Tuesday, January 16, 2007

Web 3.0 tools for both structured and unstructured information

I very much enjoyed reading the article from Nova Spivak on
'Minding the Planet' and responding on his site. There is much
that he writes that I simply and strongly resonate with. His article
is a 'must read' for futurists


I have also included my response to his article here, as I would welcome further comment and feedback on the direction Web 3.0 tools need to take.


I certainly agree with your views on collective intelligence and helping to enable a better world. I agree with your distinction between information and knowledge and how we can look forward to technologies helping us to develop explicit knowledge on the web through multiple connections in context.

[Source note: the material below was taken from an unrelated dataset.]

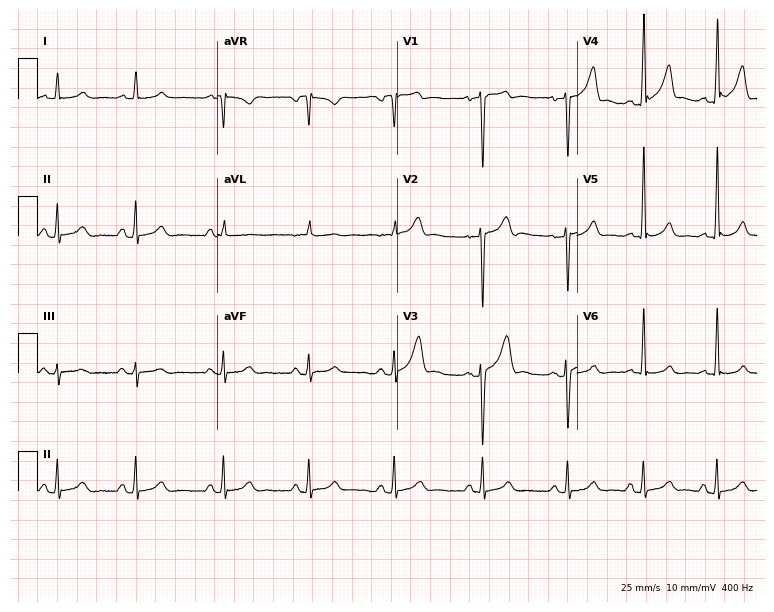
12-lead ECG from a 27-year-old male patient (7.3-second recording at 400 Hz). No first-degree AV block, right bundle branch block, left bundle branch block, sinus bradycardia, atrial fibrillation or sinus tachycardia recorded for this tracing. Other findings, if any, are not listed.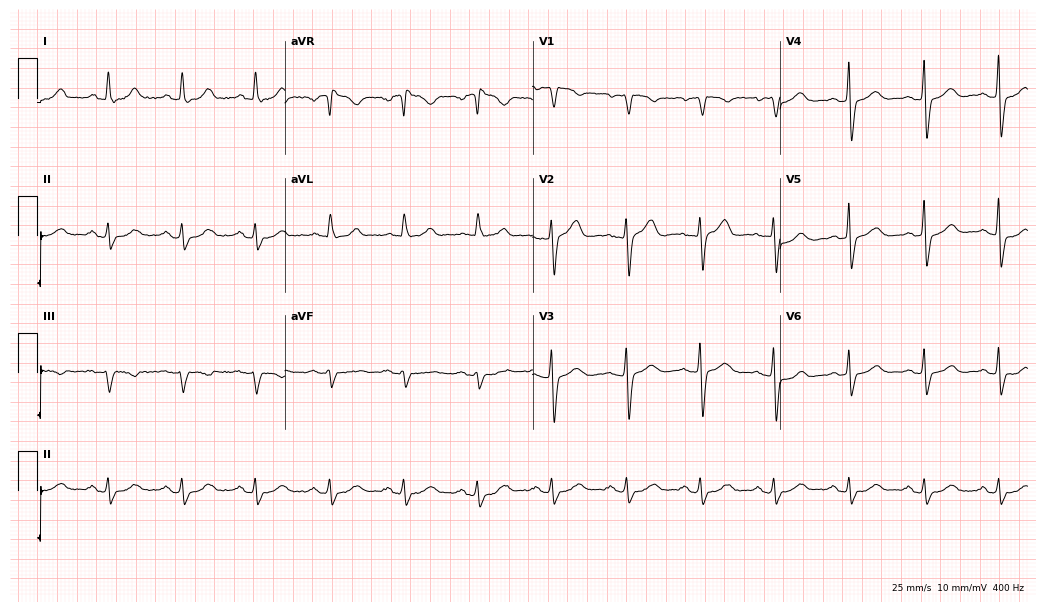
Resting 12-lead electrocardiogram. Patient: a female, 50 years old. None of these six findings is recorded: first-degree AV block, right bundle branch block, left bundle branch block, sinus bradycardia, atrial fibrillation, sinus tachycardia.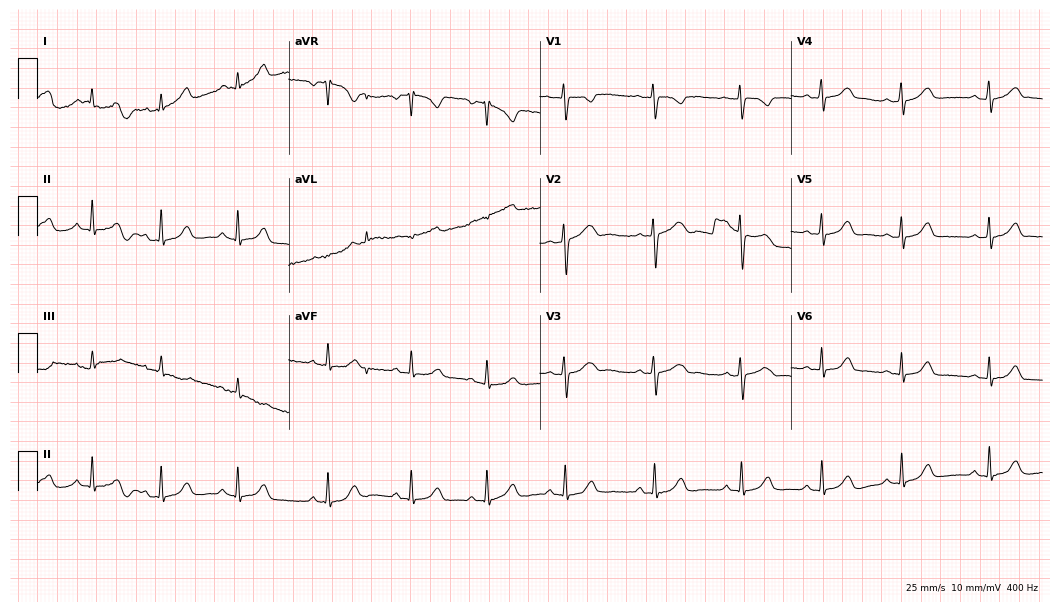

When I founded my km consulting firm, Knowledge Associates in 1993, in Cambridge UK, we thought we had the tools and answers to help individuals, teams and organizations better manage their knowledge.

We had no problem at all with tools to help people better capture, store, share, better collaborate, and amplify their knowledge. That works well.

The problem started higher up the km process, with getting organizations to invest in, and getting people to want to create, more meaning through effective ontologies metadata, etc. The problem centred around the ‘harvesting of new learnings and ideas’, and then turning this into better knowledge.

I welcome and support your view that people will now, to a degree, create their own metadata and tagging e.g. flickr and del.icio.us examples. I also welcome new developments in semantic metadata creation tools and techniques.

The other development I observed, whilst chairing many km conferences in Europe, was the debate on the development of content meaning, between ‘structured’ information tools based on logic and metadata on the one hand, and ‘unstructured’ information tools based on pattern recognition, statistical probability theory, and automatic metadata creation, on the other hand.

This reminded me of the analogy with the two hemispheres of the brain. For the brain to function well, in sensing, interpreting and creating meaning, it needs both the logical, digital, interpretation, and it needs the illogical, analog interpretation. I came to the conclusion that the next wave of tools needed both/and and not either/or.

It seems that your thinking has come a long way towards this, since then.

Once these tools are available, I believe that we will then move to the next level of, both people and machines, being able to harvest new learnings and ideas and truly create new knowledge faster and better than ever before.

That’s the quantum leap for me!

Good luck with your developments and tools for 2007.